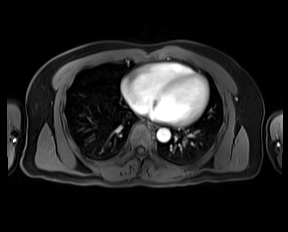

MRI of the abdomen reaching into the lower chest, slice just above the liver and spleen — axial plane, index 68
Of the structures in the chest, this dataset labels only the esophagus, the aorta and the inferior vena cava; the heart and lungs have no label.
<organs><organ name="esophagus" x1="150" y1="123" x2="157" y2="128"/><organ name="aorta" x1="156" y1="128" x2="170" y2="142"/><organ name="inferior vena cava" x1="130" y1="102" x2="146" y2="113"/></organs>
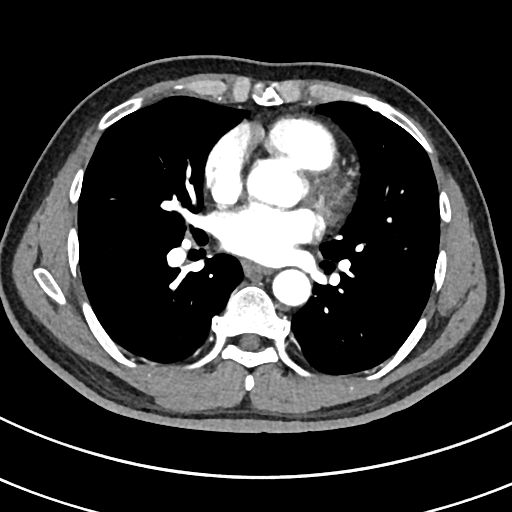

Chest-level slice from an abdominal CT that extends up into the chest · axial plane, index 222 · soft-tissue window · SOMATOM Force scanner
At this level of the chest this dataset labels only the esophagus and the aorta, and each is boxed only where it is labeled; the heart and lungs are never labeled.
Each box given as x1,y1,x2,y2.
Organ bounding boxes:
- esophagus: x1=243, y1=262, x2=269, y2=275
- aorta: x1=273, y1=269, x2=311, y2=306
- aorta: x1=278, y1=163, x2=291, y2=179
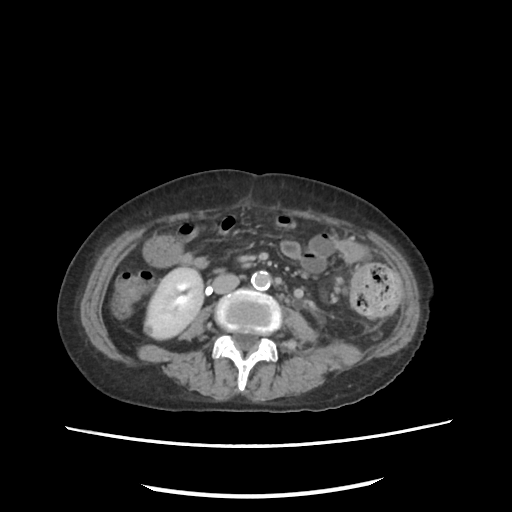

CT abdomen; axial view
Organ boxes in pixel coordinates; each row gives the top-left (x1, y1) and bottom-right (x2, y2) corners.
| organ | x1 | y1 | x2 | y2 |
|---|---|---|---|---|
| right kidney | 145 | 267 | 203 | 339 |
| aorta | 251 | 271 | 271 | 290 |
| inferior vena cava | 213 | 274 | 238 | 293 |
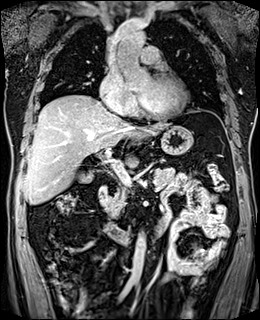
MRI, abdomen · coronal acquisition · 260x320 px
Organ boxes in pixel coordinates; each row gives the top-left (x1, y1) and bottom-right (x2, y2) corners.
| organ | x1 | y1 | x2 | y2 |
|---|---|---|---|---|
| duodenum | 98 | 186 | 161 | 243 |
| aorta | 129 | 233 | 145 | 282 |
| aorta | 117 | 28 | 145 | 48 |
| gall bladder | 79 | 173 | 94 | 183 |
| stomach | 160 | 126 | 192 | 154 |
| pancreas | 101 | 167 | 174 | 217 |
| liver | 24 | 95 | 169 | 204 |
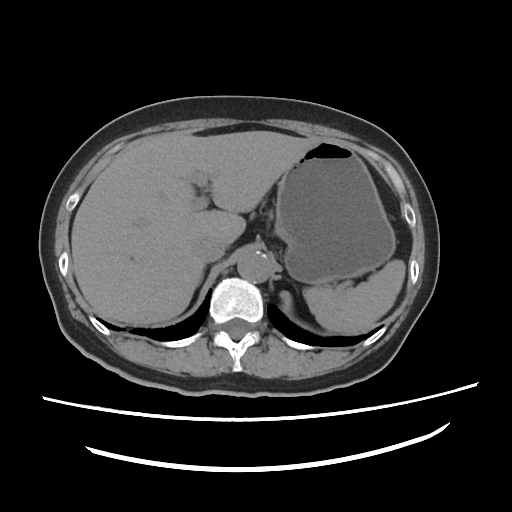 Computed tomography, abdomen · axial view · 512x512 px · acquired on Aquilion ONE · scan has 14 labeled organs (that count is for the whole scan; organs this slice misses have no box)
{"organs":{"spleen":[303,259,405,333],"liver":[71,131,321,325],"stomach":[274,139,395,284],"aorta":[237,251,272,283],"inferior vena cava":[192,237,225,262]}}
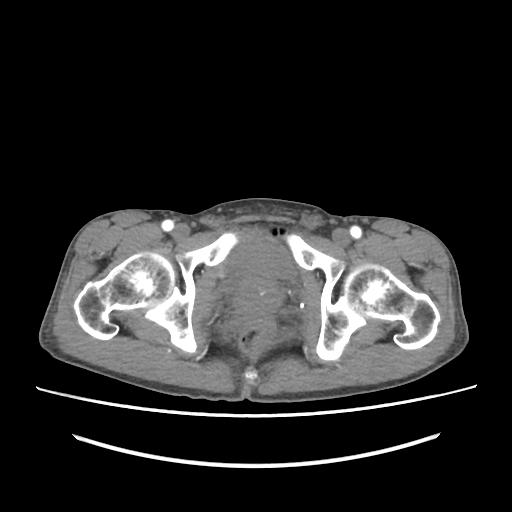

CT abdomen. axial view. soft-tissue window. 512x512 px. 62-year-old male patient. acquired on Aquilion ONE
Boxes: x1 y1 x2 y2 (pixel coords, space-separated). Labeled organs on this slice: bladder at 226 241 295 281, prostate/uterus at 234 273 282 321.
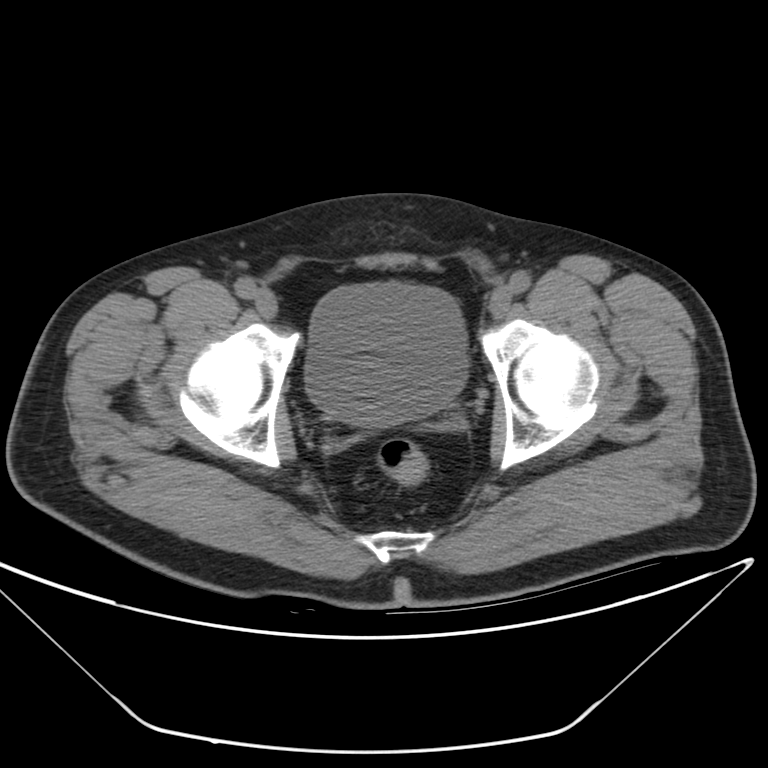

Computed tomography, abdomen; axial view; Brilliance16 scanner
Boxes are (x1, y1, x2, y2) in pixels.
Organ bounding boxes:
- bladder: (304, 280, 468, 425)
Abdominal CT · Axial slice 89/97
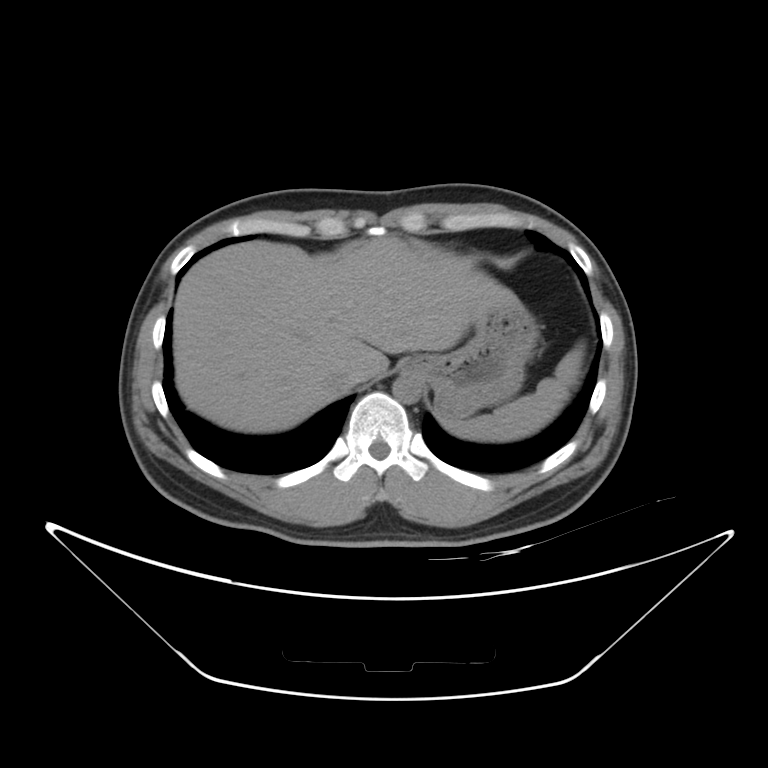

● **Task prompt**:
For every line in the listing above that mentions the word "spleen", make a copy.

● **Answer section**:
MRI of the abdomen reaching into the lower chest, slice just above the liver and spleen — axial plane, index 68
{"organs":{"spleen":[303,259,405,333],"liver":[71,131,321,325],"stomach":[274,139,395,284],"aorta":[237,251,272,283],"inferior vena cava":[192,237,225,262]}}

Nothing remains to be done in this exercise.